# O-Ring for Graco 390



## stonedge (Apr 5, 2014)

I've got an O-Ring that broke and needs to be replaced, problem is I don't have a Graco dealer near me. Is it advisable to just grab one from a local store or is it Graco specific?

Thanks guys/gals.


----------



## woodcoyote (Dec 30, 2012)

Most O-Rings will work. Try to go to Lowe's or Home Depot or local hardware shop and see if you find one of similar size. 

There are gaskets and rings for the "guns" that they make that are graco specific so you don't have a choice. But for the machine itself, you should be able to get them anywhere.

edit:
If you have to order them, Sherwin is a dealer of graco and they can order Graco things for you. They may not have a service department, but they can get guns, machines, replacement parts, etc. etc.


----------



## tp_masaro (Apr 6, 2014)

Hi bro I'm a newbie here and I need help from bros around.

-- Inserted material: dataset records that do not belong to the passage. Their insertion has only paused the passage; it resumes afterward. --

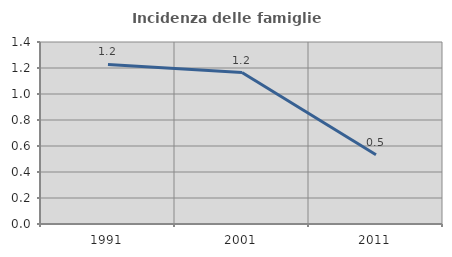
| Category | Incidenza delle famiglie numerose |
|---|---|
| 1991.0 | 1.227 |
| 2001.0 | 1.165 |
| 2011.0 | 0.533 |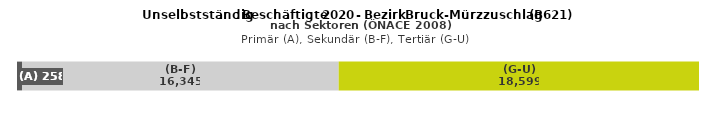
| Category | (A) | (B-F) | (G-U) |
|---|---|---|---|
| 0 | 258 | 16345 | 18599 |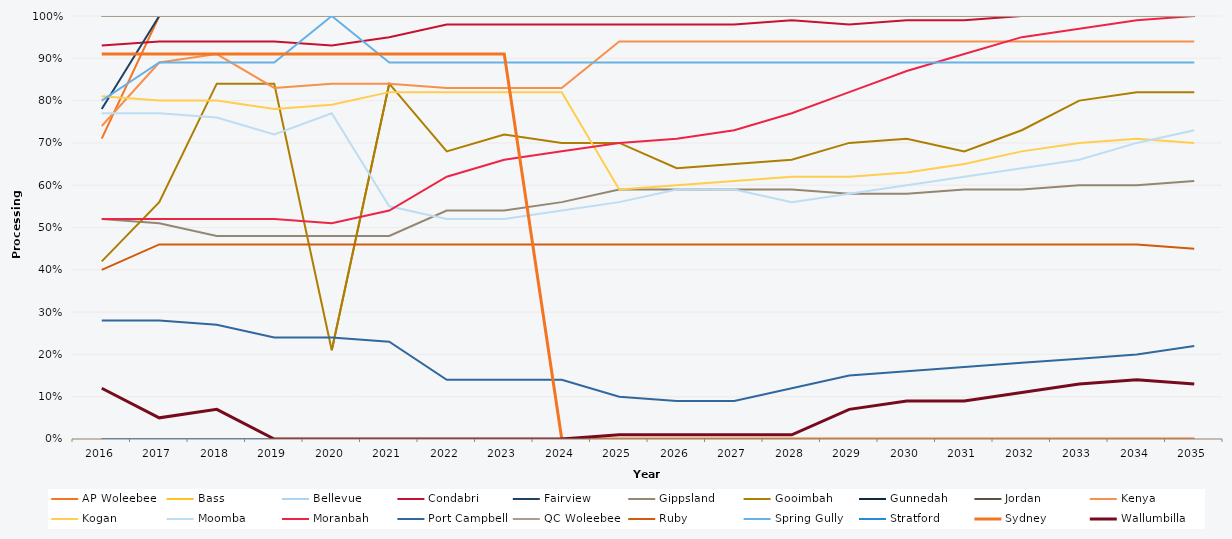
| Category | AP Woleebee | Bass | Bellevue | Condabri | Fairview | Gippsland | Gooimbah | Gunnedah | Jordan | Kenya | Kogan | Moomba | Moranbah | Port Campbell | QC Woleebee | Ruby | Spring Gully | Stratford | Sydney | Wallumbilla |
|---|---|---|---|---|---|---|---|---|---|---|---|---|---|---|---|---|---|---|---|---|
| 2016.0 | 0.71 | 1 | 1 | 0.93 | 0.78 | 0.52 | 0.42 | 0 | 1 | 0.74 | 0.81 | 0.77 | 0.52 | 0.28 | 1 | 0.4 | 0.8 | 0 | 0.91 | 0.12 |
| 2017.0 | 1 | 1 | 1 | 0.94 | 1 | 0.51 | 0.56 | 0 | 1 | 0.89 | 0.8 | 0.77 | 0.52 | 0.28 | 1 | 0.46 | 0.89 | 0 | 0.91 | 0.05 |
| 2018.0 | 1 | 1 | 1 | 0.94 | 1 | 0.48 | 0.84 | 0 | 1 | 0.91 | 0.8 | 0.76 | 0.52 | 0.27 | 1 | 0.46 | 0.89 | 0 | 0.91 | 0.07 |
| 2019.0 | 1 | 1 | 1 | 0.94 | 1 | 0.48 | 0.84 | 0 | 1 | 0.83 | 0.78 | 0.72 | 0.52 | 0.24 | 1 | 0.46 | 0.89 | 0 | 0.91 | 0 |
| 2020.0 | 1 | 1 | 1 | 0.93 | 1 | 0.48 | 0.21 | 0 | 1 | 0.84 | 0.79 | 0.77 | 0.51 | 0.24 | 1 | 0.46 | 1 | 0 | 0.91 | 0 |
| 2021.0 | 1 | 1 | 1 | 0.95 | 1 | 0.48 | 0.84 | 0 | 1 | 0.84 | 0.82 | 0.55 | 0.54 | 0.23 | 1 | 0.46 | 0.89 | 0 | 0.91 | 0 |
| 2022.0 | 1 | 1 | 1 | 0.98 | 1 | 0.54 | 0.68 | 0 | 1 | 0.83 | 0.82 | 0.52 | 0.62 | 0.14 | 1 | 0.46 | 0.89 | 0 | 0.91 | 0 |
| 2023.0 | 1 | 1 | 1 | 0.98 | 1 | 0.54 | 0.72 | 0 | 1 | 0.83 | 0.82 | 0.52 | 0.66 | 0.14 | 1 | 0.46 | 0.89 | 0 | 0.91 | 0 |
| 2024.0 | 1 | 1 | 1 | 0.98 | 1 | 0.56 | 0.7 | 0 | 1 | 0.83 | 0.82 | 0.54 | 0.68 | 0.14 | 1 | 0.46 | 0.89 | 0 | 0 | 0 |
| 2025.0 | 1 | 1 | 1 | 0.98 | 1 | 0.59 | 0.7 | 0 | 1 | 0.94 | 0.59 | 0.56 | 0.7 | 0.1 | 1 | 0.46 | 0.89 | 0 | 0 | 0.01 |
| 2026.0 | 1 | 1 | 1 | 0.98 | 1 | 0.59 | 0.64 | 0 | 1 | 0.94 | 0.6 | 0.59 | 0.71 | 0.09 | 1 | 0.46 | 0.89 | 0 | 0 | 0.01 |
| 2027.0 | 1 | 1 | 1 | 0.98 | 1 | 0.59 | 0.65 | 0 | 1 | 0.94 | 0.61 | 0.59 | 0.73 | 0.09 | 1 | 0.46 | 0.89 | 0 | 0 | 0.01 |
| 2028.0 | 1 | 1 | 1 | 0.99 | 1 | 0.59 | 0.66 | 0 | 1 | 0.94 | 0.62 | 0.56 | 0.77 | 0.12 | 1 | 0.46 | 0.89 | 0 | 0 | 0.01 |
| 2029.0 | 1 | 1 | 1 | 0.98 | 1 | 0.58 | 0.7 | 0 | 1 | 0.94 | 0.62 | 0.58 | 0.82 | 0.15 | 1 | 0.46 | 0.89 | 0 | 0 | 0.07 |
| 2030.0 | 1 | 1 | 1 | 0.99 | 1 | 0.58 | 0.71 | 0 | 1 | 0.94 | 0.63 | 0.6 | 0.87 | 0.16 | 1 | 0.46 | 0.89 | 0 | 0 | 0.09 |
| 2031.0 | 1 | 1 | 1 | 0.99 | 1 | 0.59 | 0.68 | 0 | 1 | 0.94 | 0.65 | 0.62 | 0.91 | 0.17 | 1 | 0.46 | 0.89 | 0 | 0 | 0.09 |
| 2032.0 | 1 | 1 | 1 | 1 | 1 | 0.59 | 0.73 | 0 | 1 | 0.94 | 0.68 | 0.64 | 0.95 | 0.18 | 1 | 0.46 | 0.89 | 0 | 0 | 0.11 |
| 2033.0 | 1 | 1 | 1 | 1 | 1 | 0.6 | 0.8 | 0 | 1 | 0.94 | 0.7 | 0.66 | 0.97 | 0.19 | 1 | 0.46 | 0.89 | 0 | 0 | 0.13 |
| 2034.0 | 1 | 1 | 1 | 1 | 1 | 0.6 | 0.82 | 0 | 1 | 0.94 | 0.71 | 0.7 | 0.99 | 0.2 | 1 | 0.46 | 0.89 | 0 | 0 | 0.14 |
| 2035.0 | 1 | 1 | 1 | 1 | 1 | 0.61 | 0.82 | 0 | 1 | 0.94 | 0.7 | 0.73 | 1 | 0.22 | 1 | 0.45 | 0.89 | 0 | 0 | 0.13 |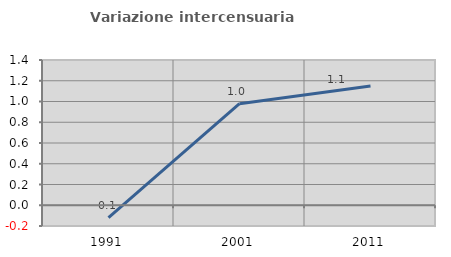
| Category | Variazione intercensuaria annua |
|---|---|
| 1991.0 | -0.118 |
| 2001.0 | 0.979 |
| 2011.0 | 1.149 |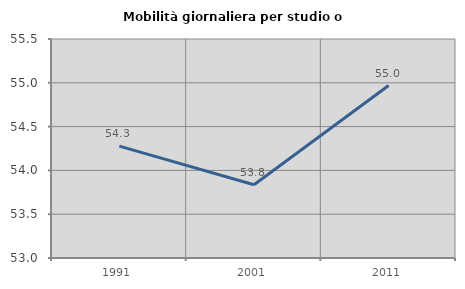
| Category | Mobilità giornaliera per studio o lavoro |
|---|---|
| 1991.0 | 54.278 |
| 2001.0 | 53.837 |
| 2011.0 | 54.969 |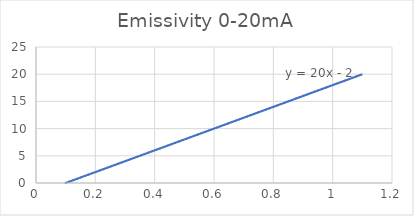
| Category | Series 0 |
|---|---|
| 0.1 | 0 |
| 1.1 | 20 |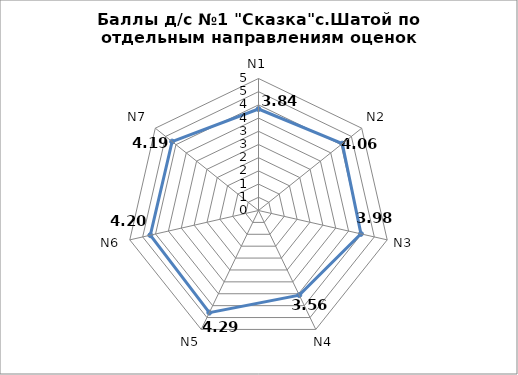
| Category | Series 0 |
|---|---|
| N1 | 3.844 |
| N2 | 4.06 |
| N3 | 3.98 |
| N4 | 3.558 |
| N5 | 4.293 |
| N6 | 4.202 |
| N7 | 4.186 |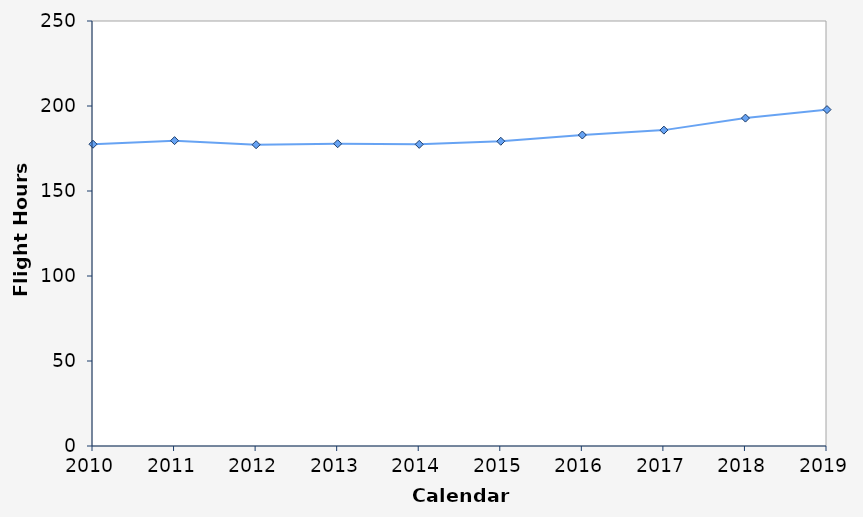
| Category | Flight Hours (100,000s) |
|---|---|
| 2010.0 | 177.51 |
| 2011.0 | 179.63 |
| 2012.0 | 177.222 |
| 2013.0 | 177.796 |
| 2014.0 | 177.428 |
| 2015.0 | 179.258 |
| 2016.0 | 182.941 |
| 2017.0 | 185.814 |
| 2018.0 | 192.885 |
| 2019.0 | 197.884 |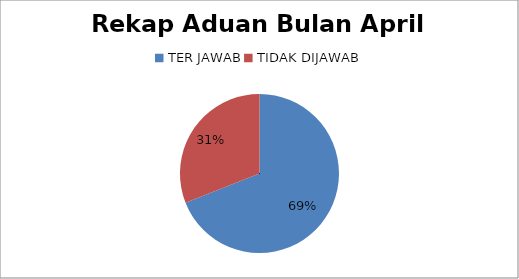
| Category | Series 0 |
|---|---|
| TER JAWAB | 78 |
| TIDAK DIJAWAB | 35 |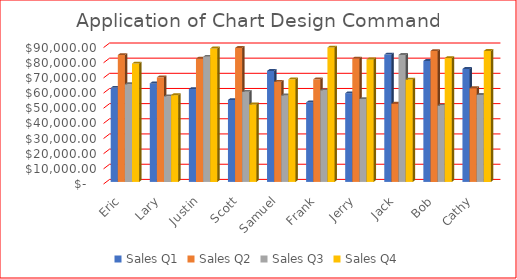
| Category | Sales |
|---|---|
| Eric | 78098 |
| Lary | 57226 |
| Justin | 88081 |
| Scott | 51151 |
| Samuel | 67691 |
| Frank | 88682 |
| Jerry | 80833 |
| Jack | 67518 |
| Bob | 81682 |
| Cathy | 86411 |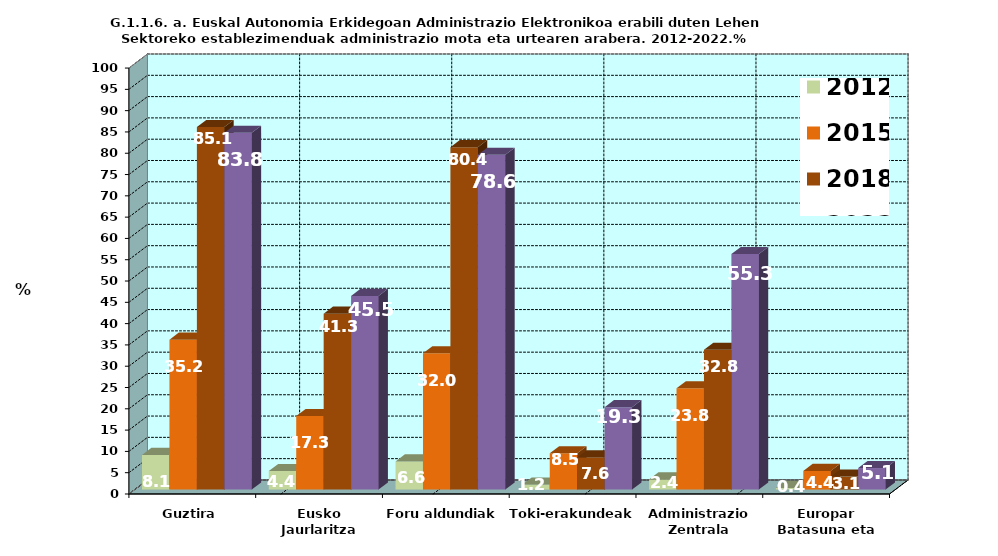
| Category | 2012 | 2015 | 2018 | 2022 |
|---|---|---|---|---|
| Guztira | 8.118 | 35.191 | 85.112 | 83.771 |
| Eusko Jaurlaritza | 4.354 | 17.258 | 41.292 | 45.46 |
| Foru aldundiak | 6.605 | 31.999 | 80.374 | 78.574 |
| Toki-erakundeak | 1.185 | 8.528 | 7.554 | 19.329 |
| Administrazio Zentrala | 2.382 | 23.776 | 32.794 | 55.288 |
| Europar Batasuna eta beste batzuk | 0.375 | 4.374 | 3.052 | 5.051 |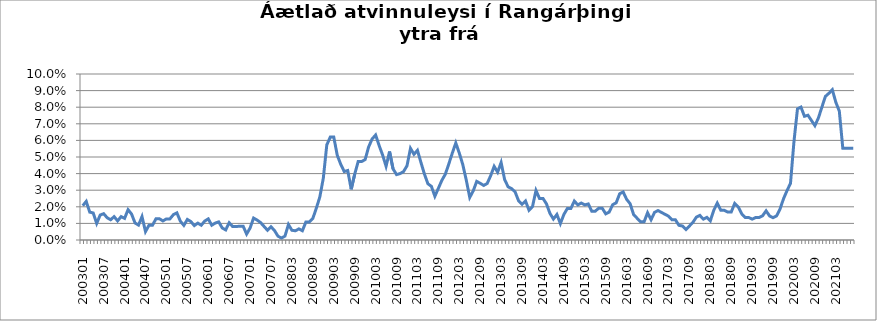
| Category | Series 0 |
|---|---|
| 200301 | 0.021 |
| 200302 | 0.023 |
| 200303 | 0.017 |
| 200304 | 0.016 |
| 200305 | 0.01 |
| 200306 | 0.015 |
| 200307 | 0.016 |
| 200308 | 0.013 |
| 200309 | 0.012 |
| 200310 | 0.014 |
| 200311 | 0.012 |
| 200312 | 0.014 |
| 200401 | 0.013 |
| 200402 | 0.018 |
| 200403 | 0.016 |
| 200404 | 0.01 |
| 200405 | 0.009 |
| 200406 | 0.014 |
| 200407 | 0.005 |
| 200408 | 0.009 |
| 200409 | 0.009 |
| 200410 | 0.013 |
| 200411 | 0.013 |
| 200412 | 0.011 |
| 200501 | 0.013 |
| 200502 | 0.013 |
| 200503 | 0.015 |
| 200504 | 0.016 |
| 200505 | 0.011 |
| 200506 | 0.009 |
| 200507 | 0.012 |
| 200508 | 0.011 |
| 200509 | 0.009 |
| 200510 | 0.01 |
| 200511 | 0.009 |
| 200512 | 0.011 |
| 200601 | 0.013 |
| 200602 | 0.009 |
| 200603 | 0.01 |
| 200604 | 0.011 |
| 200605 | 0.007 |
| 200606 | 0.006 |
| 200607 | 0.01 |
| 200608 | 0.008 |
| 200609 | 0.008 |
| 200610 | 0.008 |
| 200611 | 0.008 |
| 200612 | 0.004 |
| 200701 | 0.007 |
| 200702 | 0.013 |
| 200703 | 0.012 |
| 200704 | 0.011 |
| 200705 | 0.008 |
| 200706 | 0.006 |
| 200707 | 0.008 |
| 200708 | 0.006 |
| 200709 | 0.002 |
| 200710 | 0.001 |
| 200801 | 0.002 |
| 200802 | 0.009 |
| 200803 | 0.006 |
| 200804 | 0.006 |
| 200805 | 0.007 |
| 200806 | 0.006 |
| 200807 | 0.011 |
| 200808 | 0.011 |
| 200809 | 0.013 |
| 200810 | 0.019 |
| 200811 | 0.026 |
| 200812 | 0.037 |
| 200901 | 0.057 |
| 200902 | 0.062 |
| 200903 | 0.062 |
| 200904 | 0.051 |
| 200905 | 0.046 |
| 200906 | 0.041 |
| 200907 | 0.042 |
| 200908 | 0.031 |
| 200909 | 0.04 |
| 200910 | 0.047 |
| 200911 | 0.047 |
| 200912 | 0.048 |
| 201001 | 0.056 |
| 201002 | 0.061 |
| 201003 | 0.063 |
| 201004 | 0.057 |
| 201005 | 0.051 |
| 201006 | 0.044 |
| 201007 | 0.053 |
| 201008 | 0.043 |
| 201009 | 0.039 |
| 201010 | 0.04 |
| 201011 | 0.041 |
| 201012 | 0.045 |
| 201101 | 0.055 |
| 201102 | 0.052 |
| 201103 | 0.054 |
| 201104 | 0.047 |
| 201105 | 0.04 |
| 201106 | 0.034 |
| 201107 | 0.032 |
| 201108 | 0.026 |
| 201109 | 0.031 |
| 201110 | 0.036 |
| 201111 | 0.04 |
| 201112 | 0.046 |
| 201201 | 0.052 |
| 201202 | 0.058 |
| 201203 | 0.052 |
| 201204 | 0.045 |
| 201205 | 0.036 |
| 201206 | 0.026 |
| 201207 | 0.03 |
| 201208 | 0.035 |
| 201209 | 0.034 |
| 201210 | 0.033 |
| 201211 | 0.034 |
| 201212 | 0.039 |
| 201301 | 0.044 |
| 201302 | 0.041 |
| 201303 | 0.047 |
| 201304 | 0.036 |
| 201305 | 0.032 |
| 201306 | 0.031 |
| 201307 | 0.029 |
| 201308 | 0.024 |
| 201309 | 0.022 |
| 201310 | 0.023 |
| 201311 | 0.018 |
| 201312 | 0.02 |
| 201401 | 0.03 |
| 201402 | 0.025 |
| 201403 | 0.025 |
| 201404 | 0.022 |
| 201405 | 0.016 |
| 201406 | 0.013 |
| 201407 | 0.015 |
| 201408 | 0.01 |
| 201409 | 0.015 |
| 201410 | 0.019 |
| 201411 | 0.019 |
| 201412 | 0.023 |
| 201501 | 0.021 |
| 201502 | 0.022 |
| 201503 | 0.021 |
| 201504 | 0.022 |
| 201505 | 0.017 |
| 201506 | 0.017 |
| 201507 | 0.019 |
| 201508 | 0.019 |
| 201509 | 0.016 |
| 201510 | 0.017 |
| 201511 | 0.021 |
| 201512 | 0.022 |
| 201601 | 0.028 |
| 201602 | 0.029 |
| 201603 | 0.024 |
| 201604 | 0.022 |
| 201605 | 0.015 |
| 201606 | 0.013 |
| 201607 | 0.011 |
| 201608 | 0.011 |
| 201609 | 0.016 |
| 201610 | 0.012 |
| 201611 | 0.017 |
| 201612 | 0.018 |
| 201701 | 0.017 |
| 201702 | 0.015 |
| 201703 | 0.014 |
| 201704 | 0.012 |
| 201705 | 0.012 |
| 201706 | 0.009 |
| 201707 | 0.008 |
| 201708 | 0.006 |
| 201709 | 0.008 |
| 201710 | 0.011 |
| 201711 | 0.014 |
| 201712 | 0.015 |
| 201801 | 0.013 |
| 201802 | 0.014 |
| 201803 | 0.012 |
| 201804 | 0.018 |
| 201805 | 0.022 |
| 201806 | 0.018 |
| 201807 | 0.018 |
| 201808 | 0.017 |
| 201809 | 0.017 |
| 201810 | 0.022 |
| 201811 | 0.02 |
| 201812 | 0.016 |
| 201901 | 0.014 |
| 201902 | 0.014 |
| 201903 | 0.013 |
| 201904 | 0.014 |
| 201905 | 0.014 |
| 201906 | 0.015 |
| 201907 | 0.018 |
| 201908 | 0.014 |
| 201909 | 0.013 |
| 201910 | 0.015 |
| 201911 | 0.019 |
| 201912 | 0.025 |
| 202001 | 0.03 |
| 202002 | 0.034 |
| 202003 | 0.059 |
| 202004 | 0.079 |
| 202005 | 0.08 |
| 202006 | 0.075 |
| 202007 | 0.075 |
| 202008 | 0.072 |
| 202009 | 0.069 |
| 202010 | 0.074 |
| 202011 | 0.08 |
| 202012 | 0.086 |
| 202101 | 0.088 |
| 202102 | 0.091 |
| 202103 | 0.083 |
| 202104 | 0.078 |
| 202105 | 0.055 |
| 202106 | 0.055 |
| 202107 | 0.055 |
| 202108 | 0.055 |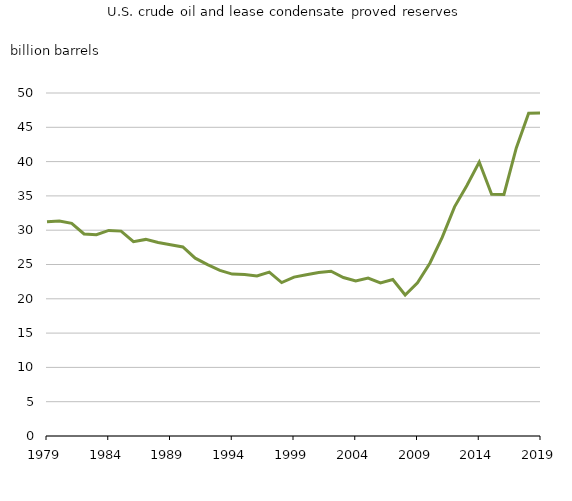
| Category | U.S. crude oil and lease condensate proved reserves (billion barrels) |
|---|---|
| 1979.0 | 31.221 |
| 1980.0 | 31.335 |
| 1981.0 | 31.006 |
| 1982.0 | 29.459 |
| 1983.0 | 29.348 |
| 1984.0 | 29.968 |
| 1985.0 | 29.869 |
| 1986.0 | 28.325 |
| 1987.0 | 28.658 |
| 1988.0 | 28.214 |
| 1989.0 | 27.89 |
| 1990.0 | 27.556 |
| 1991.0 | 25.926 |
| 1992.0 | 24.971 |
| 1993.0 | 24.149 |
| 1994.0 | 23.604 |
| 1995.0 | 23.548 |
| 1996.0 | 23.324 |
| 1997.0 | 23.887 |
| 1998.0 | 22.37 |
| 1999.0 | 23.168 |
| 2000.0 | 23.517 |
| 2001.0 | 23.844 |
| 2002.0 | 24.023 |
| 2003.0 | 23.106 |
| 2004.0 | 22.592 |
| 2005.0 | 23.019 |
| 2006.0 | 22.311 |
| 2007.0 | 22.812 |
| 2008.0 | 20.554 |
| 2009.0 | 22.315 |
| 2010.0 | 25.181 |
| 2011.0 | 28.95 |
| 2012.0 | 33.403 |
| 2013.0 | 36.52 |
| 2014.0 | 39.933 |
| 2015.0 | 35.23 |
| 2016.0 | 35.213 |
| 2017.0 | 41.99 |
| 2018.0 | 47.053 |
| 2019.0 | 47.107 |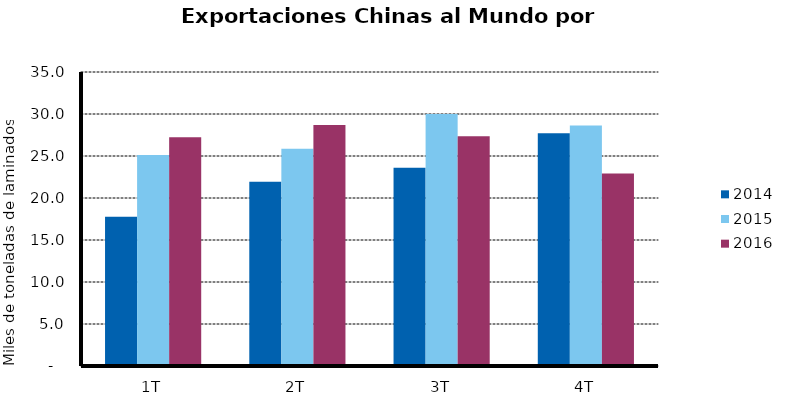
| Category | 2014 | 2015 | 2016 |
|---|---|---|---|
| 1T | 17.756 | 25.128 | 27.233 |
| 2T | 21.922 | 25.869 | 28.682 |
| 3T | 23.605 | 30 | 27.357 |
| 4T | 27.714 | 28.622 | 22.913 |

I intend to purchase a graco paint sprayer for my job use.
As there is too many model I'm unsure which to purchase
There is nova,ultra,st max<--can bro guide me the diff?(would only prefer electrical mode)

1st of all.
Im doing residential project(in Singapore).might consider doing landed(similar with what you bros are living) and also commercial

Usage of sprayer will be quite often around 5-6days weekly

Paint use often: water base paint and sealant paint. 1-2time a yr for epoxy paint

Bro here pls help out if you guys could recommend me a reliable sprayer model under graco

Thanks in advance 
Kelvin tan








Sent from my iPad using PaintTalk.com


----------



## tp_masaro (Apr 6, 2014)

tp_masaro said:


> Hi bro I'm a newbie here and I need help from bros around.
> 
> I intend to purchase a graco paint sprayer for my job use.
> As there is too many model I'm unsure which to purchase
> ...






Sent from my iPad using PaintTalk.com


----------



## squid (Dec 25, 2012)

Support local small business and go see your auto parts dealer. Welcome to the forum.


----------



## tp_masaro (Apr 6, 2014)

Singapore don't Distrubute graco


Sent from my iPad using PaintTalk.com


----------



## mr.fixit (Aug 16, 2009)

if it is the white o-ring on the bottom of the cylinder a rubber o-ring wont do it. those white O-rings are teflon


----------